*** Opening EXERCISE INPUT ***

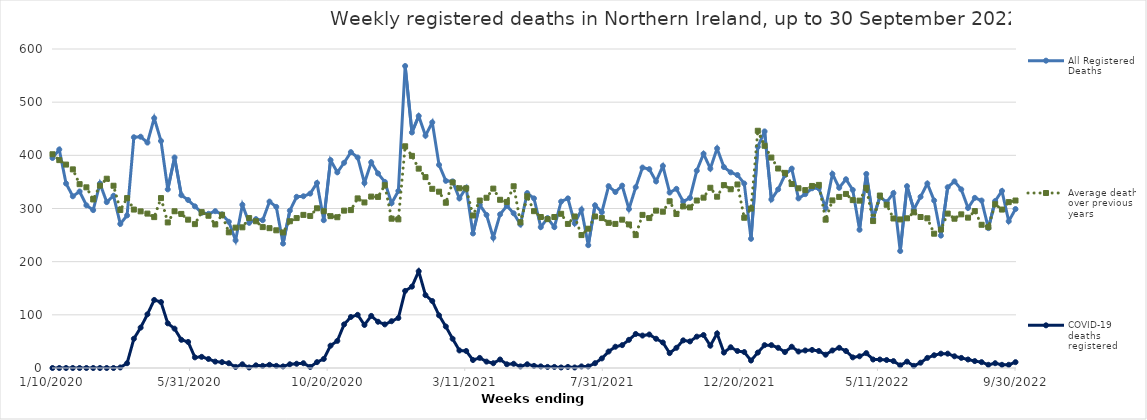
| Category | All Registered Deaths | Average deaths over previous 5 years | COVID-19 deaths registered |
|---|---|---|---|
| 1/10/20 | 395 | 402 | 0 |
| 1/17/20 | 411 | 391 | 0 |
| 1/24/20 | 347 | 382.6 | 0 |
| 1/31/20 | 323 | 373.6 | 0 |
| 2/7/20 | 332 | 345.8 | 0 |
| 2/14/20 | 306 | 339.8 | 0 |
| 2/21/20 | 297 | 317 | 0 |
| 2/28/20 | 347 | 343 | 0 |
| 3/6/20 | 312 | 356 | 0 |
| 3/13/20 | 324 | 342.8 | 0 |
| 3/20/20 | 271 | 297.2 | 1 |
| 3/27/20 | 287 | 319.6 | 9 |
| 4/3/20 | 434 | 298 | 55 |
| 4/10/20 | 435 | 294.6 | 76 |
| 4/17/20 | 424 | 290.4 | 101 |
| 4/24/20 | 470 | 283.8 | 128 |
| 5/1/20 | 427 | 319.6 | 124 |
| 5/8/20 | 336 | 273.8 | 84 |
| 5/15/20 | 396 | 294.8 | 74 |
| 5/22/20 | 325 | 289.8 | 53 |
| 5/29/20 | 316 | 279 | 49 |
| 6/5/20 | 304 | 270.6 | 20 |
| 6/12/20 | 292 | 293.2 | 21 |
| 6/19/20 | 290 | 286.4 | 17 |
| 6/26/20 | 295 | 270 | 12 |
| 7/3/20 | 289 | 288.2 | 11 |
| 7/10/20 | 275 | 255.2 | 9 |
| 7/17/20 | 240 | 264 | 2 |
| 7/24/20 | 307 | 264.6 | 7 |
| 7/31/20 | 273 | 282 | 1 |
| 8/7/20 | 280 | 276 | 5 |
| 8/14/20 | 278 | 265 | 4 |
| 8/21/20 | 313 | 263 | 6 |
| 8/28/20 | 303 | 259 | 4 |
| 9/4/20 | 234 | 255 | 3 |
| 9/11/20 | 296 | 276 | 7 |
| 9/18/20 | 322 | 282 | 8 |
| 9/25/20 | 323 | 288 | 9 |
| 10/2/20 | 328 | 286 | 2 |
| 10/9/20 | 348 | 300.4 | 11 |
| 10/16/20 | 278 | 294.8 | 17 |
| 10/23/20 | 391 | 285.6 | 42 |
| 10/30/20 | 368 | 283.6 | 51 |
| 11/6/20 | 386 | 296 | 82 |
| 11/13/20 | 406 | 297 | 96 |
| 11/20/20 | 396 | 319 | 100 |
| 11/27/20 | 348 | 311.4 | 81 |
| 12/4/20 | 387 | 322.4 | 98 |
| 12/11/20 | 366 | 321.8 | 87 |
| 12/18/20 | 350 | 343.8 | 82 |
| 12/25/20 | 310 | 280.8 | 88 |
| 1/1/21 | 333 | 279.6 | 94 |
| 1/8/21 | 568 | 417 | 145 |
| 1/15/21 | 443 | 399 | 153 |
| 1/22/21 | 474 | 375 | 182 |
| 1/29/21 | 437 | 359 | 137 |
| 2/5/21 | 462 | 337 | 126 |
| 2/12/21 | 382 | 331.6 | 99 |
| 2/19/21 | 352 | 310.8 | 78 |
| 2/26/21 | 351 | 349 | 55 |
| 3/5/21 | 319 | 338 | 33 |
| 3/12/21 | 339 | 338 | 32 |
| 3/19/21 | 253 | 286.8 | 15 |
| 3/26/21 | 307 | 315 | 19 |
| 4/2/21 | 288 | 320.2 | 12 |
| 4/9/21 | 245 | 337.4 | 9 |
| 4/16/21 | 289 | 316.4 | 16 |
| 4/23/21 | 305 | 312.4 | 7 |
| 4/30/21 | 291 | 341.8 | 8 |
| 5/7/21 | 270 | 274 | 3 |
| 5/14/21 | 329 | 323 | 7 |
| 5/21/21 | 319 | 295 | 4 |
| 5/28/21 | 265 | 284 | 3 |
| 6/4/21 | 282 | 280 | 2 |
| 6/11/21 | 265 | 284 | 2 |
| 6/18/21 | 313 | 290 | 1 |
| 6/25/21 | 319 | 271 | 2 |
| 7/2/21 | 272 | 285 | 1 |
| 7/9/21 | 298 | 250 | 3 |
| 7/16/21 | 231 | 262 | 3 |
| 7/23/21 | 306 | 285 | 9 |
| 7/30/21 | 293 | 282 | 18 |
| 8/6/21 | 342 | 273 | 31 |
| 8/13/21 | 331 | 271 | 40 |
| 8/20/21 | 343 | 279 | 43 |
| 8/27/21 | 299 | 270 | 53 |
| 9/3/21 | 340 | 250 | 64 |
| 9/10/21 | 377 | 288 | 61 |
| 9/17/21 | 374 | 282 | 63 |
| 9/24/21 | 351 | 296 | 55 |
| 10/1/21 | 380 | 294 | 48 |
| 10/8/21 | 330 | 313.6 | 28 |
| 10/15/21 | 337 | 289.6 | 38 |
| 10/22/21 | 313 | 304 | 52 |
| 10/29/21 | 320 | 302 | 50 |
| 11/5/21 | 371 | 315 | 59 |
| 11/12/21 | 403 | 320.4 | 62 |
| 11/19/21 | 375 | 339 | 42 |
| 11/26/21 | 413 | 322.2 | 65 |
| 12/3/21 | 378 | 344 | 29 |
| 12/10/21 | 368 | 336.2 | 39 |
| 12/17/21 | 363 | 345.2 | 32 |
| 12/24/21 | 347 | 282.6 | 30 |
| 12/31/21 | 243 | 299.8 | 14 |
| 1/7/22 | 416 | 446.2 | 29 |
| 1/14/22 | 445 | 418 | 43 |
| 1/21/22 | 317 | 395.8 | 43 |
| 1/28/22 | 336 | 375.2 | 38 |
| 2/4/22 | 363 | 367 | 30 |
| 2/11/22 | 375 | 346 | 40 |
| 2/18/22 | 319 | 338 | 31 |
| 2/25/22 | 327 | 334.6 | 33 |
| 3/4/22 | 338 | 342.4 | 34 |
| 3/11/22 | 338 | 344.4 | 32 |
| 3/18/22 | 301 | 279 | 25 |
| 3/25/22 | 365 | 315.2 | 33 |
| 4/1/22 | 339 | 321.8 | 38 |
| 4/8/22 | 355 | 327.4 | 32 |
| 4/15/22 | 335 | 315.8 | 20 |
| 4/22/22 | 260 | 314.8 | 22 |
| 4/29/22 | 365 | 338.8 | 28 |
| 5/6/22 | 281 | 276.4 | 16 |
| 5/13/22 | 322 | 324.4 | 16 |
| 5/20/22 | 312 | 307 | 15 |
| 5/27/22 | 329 | 281.2 | 13 |
| 6/3/22 | 220 | 279.4 | 5 |
| 6/10/22 | 342 | 281.6 | 12 |
| 6/17/22 | 298 | 292.8 | 4 |
| 6/24/22 | 322 | 284 | 10 |
| 7/1/22 | 347 | 281.6 | 19 |
| 7/8/22 | 315 | 252.6 | 24 |
| 7/15/22 | 249 | 260.4 | 27 |
| 7/22/22 | 340 | 290.4 | 27 |
| 7/29/22 | 351 | 280.8 | 22 |
| 8/5/22 | 336 | 289 | 19 |
| 8/12/22 | 301 | 282.8 | 16 |
| 8/19/22 | 320 | 295.2 | 13 |
| 8/26/22 | 315 | 269.4 | 11 |
| 9/2/22 | 263 | 265 | 6 |
| 9/9/22 | 314 | 308 | 9 |
| 9/16/22 | 333 | 298 | 6 |
| 9/23/22 | 276 | 312 | 6 |
| 9/30/22 | 299 | 315 | 11 |
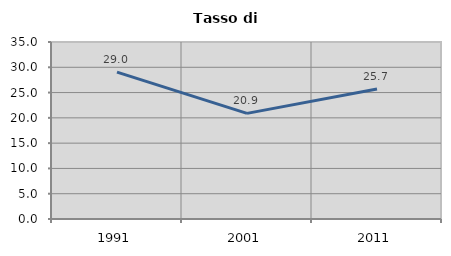
| Category | Tasso di disoccupazione   |
|---|---|
| 1991.0 | 29.034 |
| 2001.0 | 20.888 |
| 2011.0 | 25.692 |
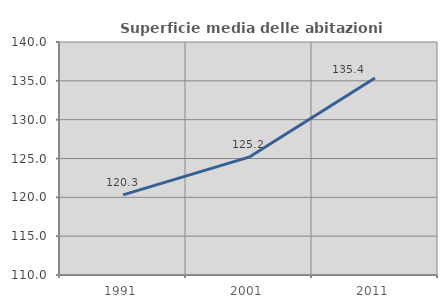
| Category | Superficie media delle abitazioni occupate |
|---|---|
| 1991.0 | 120.314 |
| 2001.0 | 125.171 |
| 2011.0 | 135.372 |

*** Closing EXERCISE INPUT ***

▸ YOUR TASK:
Pictures stay out, but every record above is to be returned exactly.

▸ PROBLEM SOLUTION:
| Category | All Registered Deaths | Average deaths over previous 5 years | COVID-19 deaths registered |
|---|---|---|---|
| 1/10/20 | 395 | 402 | 0 |
| 1/17/20 | 411 | 391 | 0 |
| 1/24/20 | 347 | 382.6 | 0 |
| 1/31/20 | 323 | 373.6 | 0 |
| 2/7/20 | 332 | 345.8 | 0 |
| 2/14/20 | 306 | 339.8 | 0 |
| 2/21/20 | 297 | 317 | 0 |
| 2/28/20 | 347 | 343 | 0 |
| 3/6/20 | 312 | 356 | 0 |
| 3/13/20 | 324 | 342.8 | 0 |
| 3/20/20 | 271 | 297.2 | 1 |
| 3/27/20 | 287 | 319.6 | 9 |
| 4/3/20 | 434 | 298 | 55 |
| 4/10/20 | 435 | 294.6 | 76 |
| 4/17/20 | 424 | 290.4 | 101 |
| 4/24/20 | 470 | 283.8 | 128 |
| 5/1/20 | 427 | 319.6 | 124 |
| 5/8/20 | 336 | 273.8 | 84 |
| 5/15/20 | 396 | 294.8 | 74 |
| 5/22/20 | 325 | 289.8 | 53 |
| 5/29/20 | 316 | 279 | 49 |
| 6/5/20 | 304 | 270.6 | 20 |
| 6/12/20 | 292 | 293.2 | 21 |
| 6/19/20 | 290 | 286.4 | 17 |
| 6/26/20 | 295 | 270 | 12 |
| 7/3/20 | 289 | 288.2 | 11 |
| 7/10/20 | 275 | 255.2 | 9 |
| 7/17/20 | 240 | 264 | 2 |
| 7/24/20 | 307 | 264.6 | 7 |
| 7/31/20 | 273 | 282 | 1 |
| 8/7/20 | 280 | 276 | 5 |
| 8/14/20 | 278 | 265 | 4 |
| 8/21/20 | 313 | 263 | 6 |
| 8/28/20 | 303 | 259 | 4 |
| 9/4/20 | 234 | 255 | 3 |
| 9/11/20 | 296 | 276 | 7 |
| 9/18/20 | 322 | 282 | 8 |
| 9/25/20 | 323 | 288 | 9 |
| 10/2/20 | 328 | 286 | 2 |
| 10/9/20 | 348 | 300.4 | 11 |
| 10/16/20 | 278 | 294.8 | 17 |
| 10/23/20 | 391 | 285.6 | 42 |
| 10/30/20 | 368 | 283.6 | 51 |
| 11/6/20 | 386 | 296 | 82 |
| 11/13/20 | 406 | 297 | 96 |
| 11/20/20 | 396 | 319 | 100 |
| 11/27/20 | 348 | 311.4 | 81 |
| 12/4/20 | 387 | 322.4 | 98 |
| 12/11/20 | 366 | 321.8 | 87 |
| 12/18/20 | 350 | 343.8 | 82 |
| 12/25/20 | 310 | 280.8 | 88 |
| 1/1/21 | 333 | 279.6 | 94 |
| 1/8/21 | 568 | 417 | 145 |
| 1/15/21 | 443 | 399 | 153 |
| 1/22/21 | 474 | 375 | 182 |
| 1/29/21 | 437 | 359 | 137 |
| 2/5/21 | 462 | 337 | 126 |
| 2/12/21 | 382 | 331.6 | 99 |
| 2/19/21 | 352 | 310.8 | 78 |
| 2/26/21 | 351 | 349 | 55 |
| 3/5/21 | 319 | 338 | 33 |
| 3/12/21 | 339 | 338 | 32 |
| 3/19/21 | 253 | 286.8 | 15 |
| 3/26/21 | 307 | 315 | 19 |
| 4/2/21 | 288 | 320.2 | 12 |
| 4/9/21 | 245 | 337.4 | 9 |
| 4/16/21 | 289 | 316.4 | 16 |
| 4/23/21 | 305 | 312.4 | 7 |
| 4/30/21 | 291 | 341.8 | 8 |
| 5/7/21 | 270 | 274 | 3 |
| 5/14/21 | 329 | 323 | 7 |
| 5/21/21 | 319 | 295 | 4 |
| 5/28/21 | 265 | 284 | 3 |
| 6/4/21 | 282 | 280 | 2 |
| 6/11/21 | 265 | 284 | 2 |
| 6/18/21 | 313 | 290 | 1 |
| 6/25/21 | 319 | 271 | 2 |
| 7/2/21 | 272 | 285 | 1 |
| 7/9/21 | 298 | 250 | 3 |
| 7/16/21 | 231 | 262 | 3 |
| 7/23/21 | 306 | 285 | 9 |
| 7/30/21 | 293 | 282 | 18 |
| 8/6/21 | 342 | 273 | 31 |
| 8/13/21 | 331 | 271 | 40 |
| 8/20/21 | 343 | 279 | 43 |
| 8/27/21 | 299 | 270 | 53 |
| 9/3/21 | 340 | 250 | 64 |
| 9/10/21 | 377 | 288 | 61 |
| 9/17/21 | 374 | 282 | 63 |
| 9/24/21 | 351 | 296 | 55 |
| 10/1/21 | 380 | 294 | 48 |
| 10/8/21 | 330 | 313.6 | 28 |
| 10/15/21 | 337 | 289.6 | 38 |
| 10/22/21 | 313 | 304 | 52 |
| 10/29/21 | 320 | 302 | 50 |
| 11/5/21 | 371 | 315 | 59 |
| 11/12/21 | 403 | 320.4 | 62 |
| 11/19/21 | 375 | 339 | 42 |
| 11/26/21 | 413 | 322.2 | 65 |
| 12/3/21 | 378 | 344 | 29 |
| 12/10/21 | 368 | 336.2 | 39 |
| 12/17/21 | 363 | 345.2 | 32 |
| 12/24/21 | 347 | 282.6 | 30 |
| 12/31/21 | 243 | 299.8 | 14 |
| 1/7/22 | 416 | 446.2 | 29 |
| 1/14/22 | 445 | 418 | 43 |
| 1/21/22 | 317 | 395.8 | 43 |
| 1/28/22 | 336 | 375.2 | 38 |
| 2/4/22 | 363 | 367 | 30 |
| 2/11/22 | 375 | 346 | 40 |
| 2/18/22 | 319 | 338 | 31 |
| 2/25/22 | 327 | 334.6 | 33 |
| 3/4/22 | 338 | 342.4 | 34 |
| 3/11/22 | 338 | 344.4 | 32 |
| 3/18/22 | 301 | 279 | 25 |
| 3/25/22 | 365 | 315.2 | 33 |
| 4/1/22 | 339 | 321.8 | 38 |
| 4/8/22 | 355 | 327.4 | 32 |
| 4/15/22 | 335 | 315.8 | 20 |
| 4/22/22 | 260 | 314.8 | 22 |
| 4/29/22 | 365 | 338.8 | 28 |
| 5/6/22 | 281 | 276.4 | 16 |
| 5/13/22 | 322 | 324.4 | 16 |
| 5/20/22 | 312 | 307 | 15 |
| 5/27/22 | 329 | 281.2 | 13 |
| 6/3/22 | 220 | 279.4 | 5 |
| 6/10/22 | 342 | 281.6 | 12 |
| 6/17/22 | 298 | 292.8 | 4 |
| 6/24/22 | 322 | 284 | 10 |
| 7/1/22 | 347 | 281.6 | 19 |
| 7/8/22 | 315 | 252.6 | 24 |
| 7/15/22 | 249 | 260.4 | 27 |
| 7/22/22 | 340 | 290.4 | 27 |
| 7/29/22 | 351 | 280.8 | 22 |
| 8/5/22 | 336 | 289 | 19 |
| 8/12/22 | 301 | 282.8 | 16 |
| 8/19/22 | 320 | 295.2 | 13 |
| 8/26/22 | 315 | 269.4 | 11 |
| 9/2/22 | 263 | 265 | 6 |
| 9/9/22 | 314 | 308 | 9 |
| 9/16/22 | 333 | 298 | 6 |
| 9/23/22 | 276 | 312 | 6 |
| 9/30/22 | 299 | 315 | 11 |
| Category | Tasso di disoccupazione   |
|---|---|
| 1991.0 | 29.034 |
| 2001.0 | 20.888 |
| 2011.0 | 25.692 |
| Category | Superficie media delle abitazioni occupate |
|---|---|
| 1991.0 | 120.314 |
| 2001.0 | 125.171 |
| 2011.0 | 135.372 |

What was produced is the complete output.